The Senior Patrol Leader

The Scout led Troop starts with the Senior Patrol leader (SPL). He is the guy that runs the Troop. He is guided by the Scoutmaster and seeks input at the Patrol Leaders Council. He is an elected officer of the Troop and is charged with providing the Troop with Purpose and Direction.

The Boy Scouts of America identifies the Duties and Responsibilities of the SPL as:

1. Runs all the troop meetings, events, activities and the annual program planning conference.
2. Runs the patrol leader’s council meeting.
3. Appoints other troop junior leader with the advice and counsel of the Scoutmaster.
4. Assign duties and responsibilities to junior leaders.
5. Assists the Scoutmaster with junior leader training.
6. Sets a good example.
7. Enthusiastically wears the Scout uniform correctly.
8. Lives by the Scout Oath and Law.
9. Shows Scout spirit.

I want to focus on duties number 1, and 2.
First the SPL runs the Troop meetings, events and activities.
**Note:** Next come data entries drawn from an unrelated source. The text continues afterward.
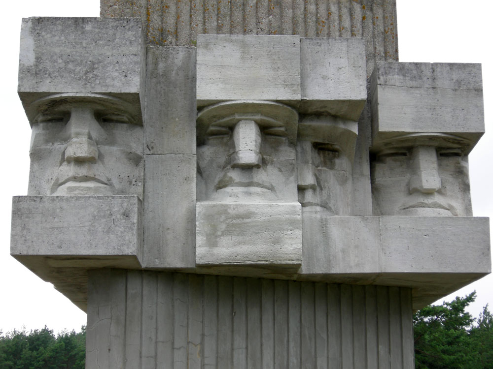 Soviet WWII memorial, Tehumardi, Saaremaa, Estonia. July 27, 2007.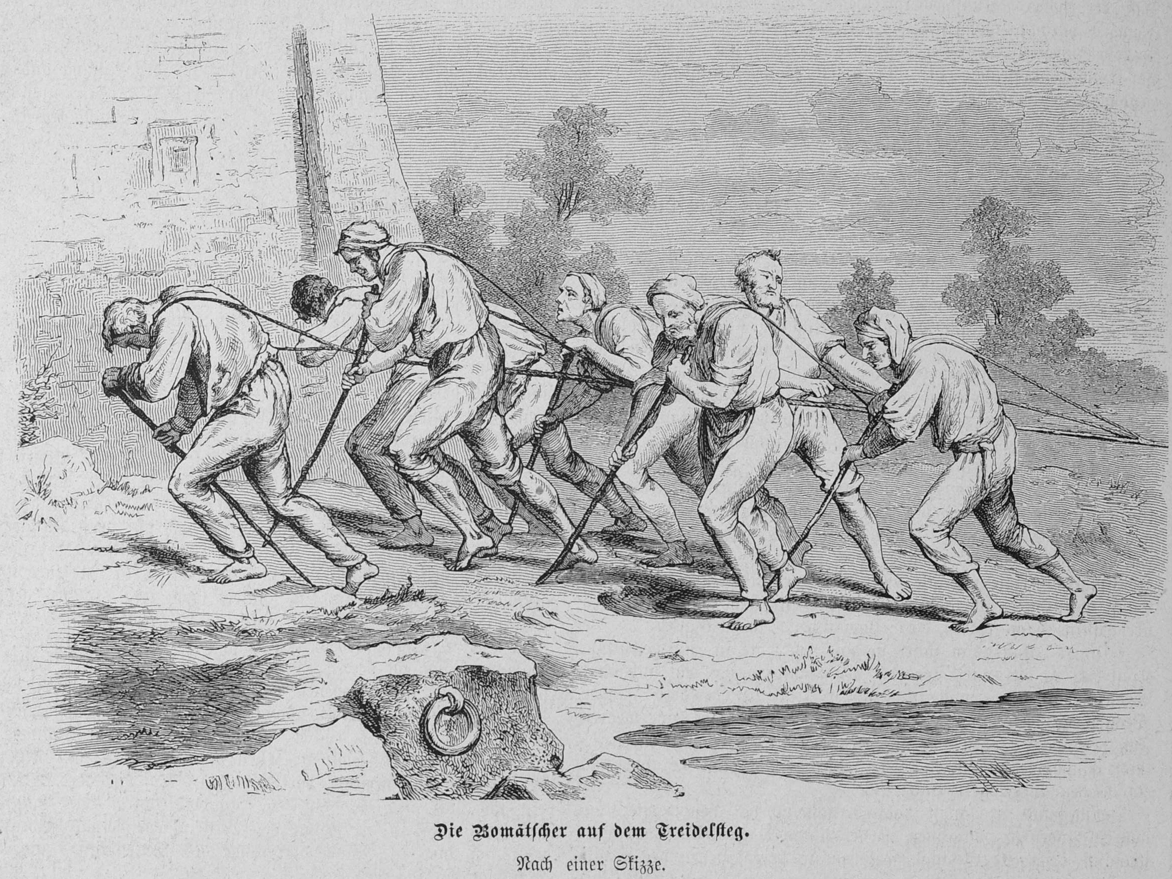 Die Bomätscher auf dem Treidelsteg. Nach einer Skizze.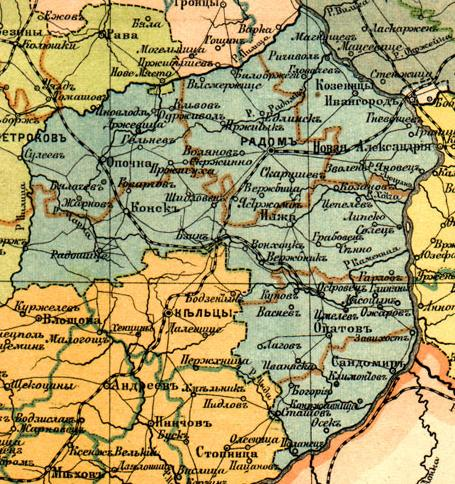 Радомская губерния в 1896 году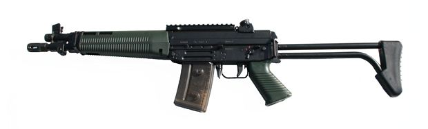 Es el fusil SG 543-1.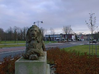 Bij de dorpsingang bevinden zich twee betonnen leeuwen die de ingang bewaken. Eigen werk.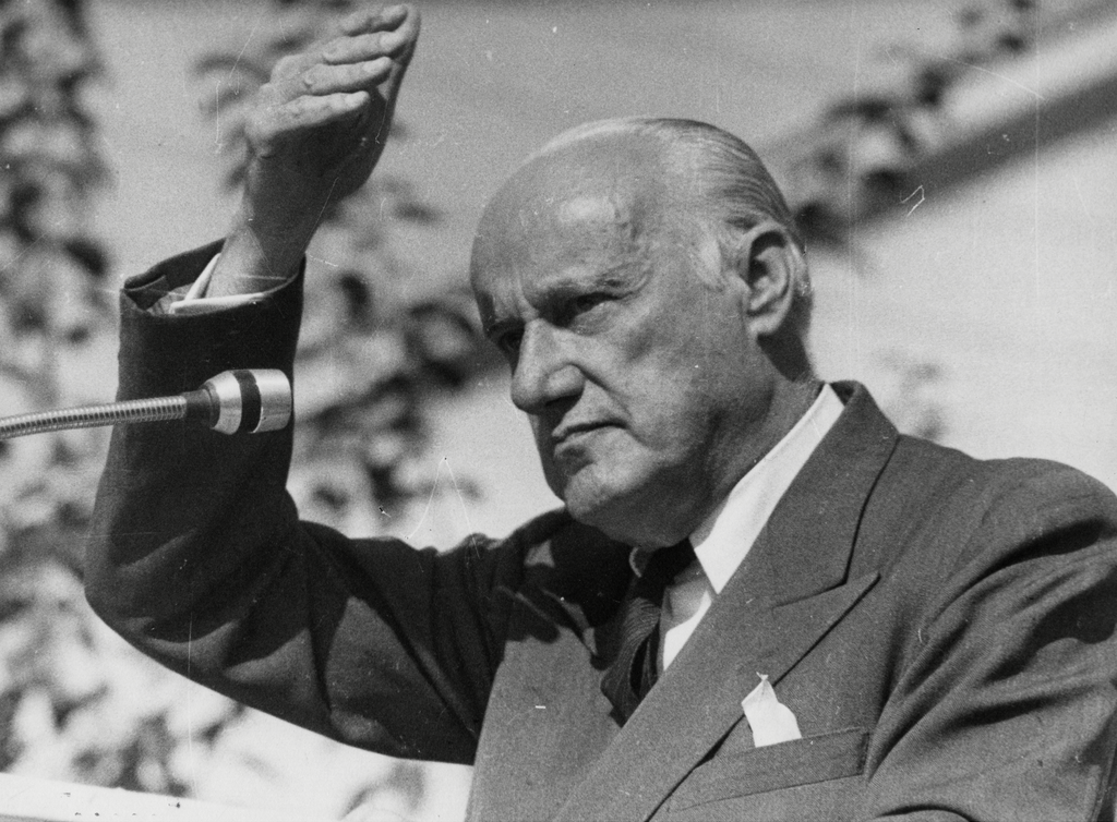 Jorge Alessandri Rodríguez, Presidente de Chile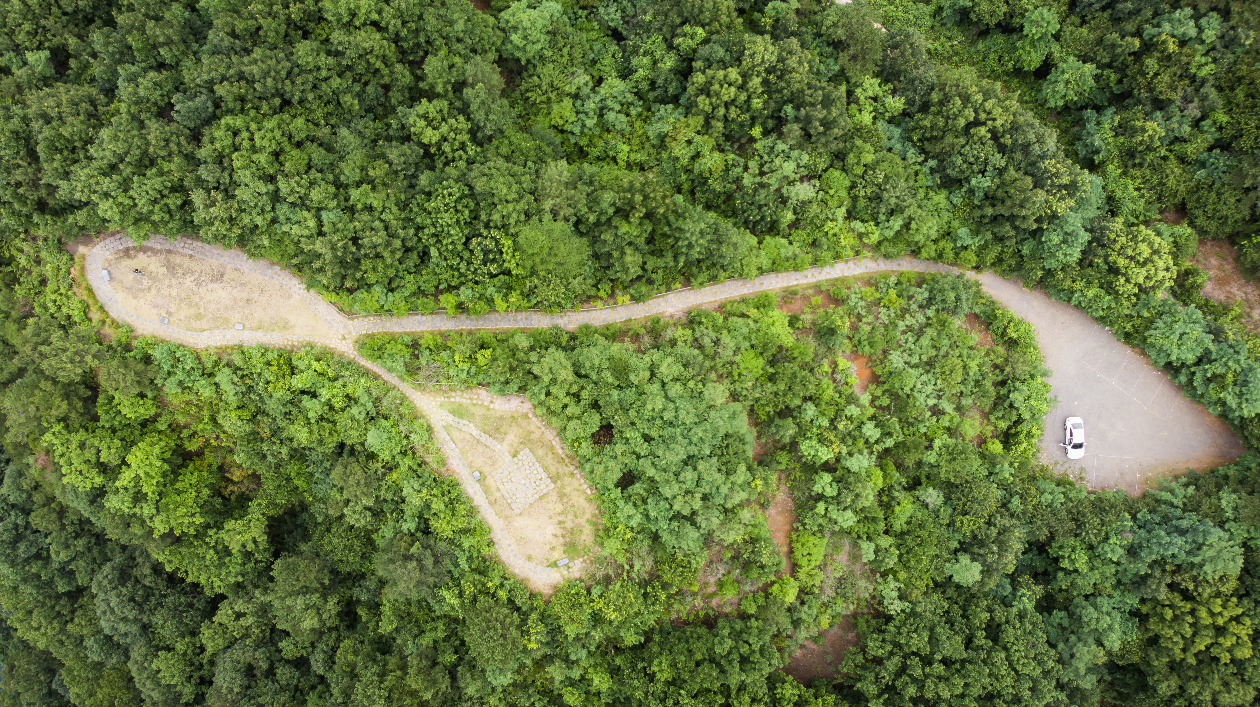 대청호오백리길 3구간_3

Adult leaders like to get their hands in this pie, but restraint is the watch word. The SPL needs to be the guy up front. It is thru this action that the SPL establishes his standing as the leader of the Troop. Now I know that I have been guilty of jumping in and “helping” the SPL, but more times than not, he will get through the meeting.
The Scoutmaster needs to train the SPL. Give him the tools to succeed. Show him how to establish a meeting plan using the Troop meeting plan worksheet. Give the SPL the Troop Program resources book. This is a great tool for the SPL to get him heading in the right direction and will keep the PLC meeting focused and efficient.
The Scoutmaster needs to show confidence in the SPL. Give the SPL clear instruction and guidance and then allow him the flexibility to accomplish the task as he sees fit. Let him learn from his mistakes. Review the process at the completion of a task or at the end of a camp out and have the SPL brief back his feelings on how he did, the unit did, and what he can do better next time.
The Patrol Leaders Council can make or break an SPL’s tenure. If he runs effective PLC meetings, his time in office will be smooth and fun. The SPL needs to encourage the Patrol leaders to take ownership of the Troop. They establish the plan and then are charged with executing their plan. Success is up to them. They get their guidance from the SPL. Like I said, the SPL sets the purpose and direction of the Troop. He owns the plan and needs to do his best to get the PLC on board. Once the PLC owns the plan and has bought into the purpose and direction of the Troop, they will have a fun and successful year.
It all starts with the Senior Patrol Leader. A well trained and motivated SPL can be the difference between a Super Troop and an average Troop. A Scoutmaster that understands his role in working with the SPL sets the troop up for success.

Happy Scouting!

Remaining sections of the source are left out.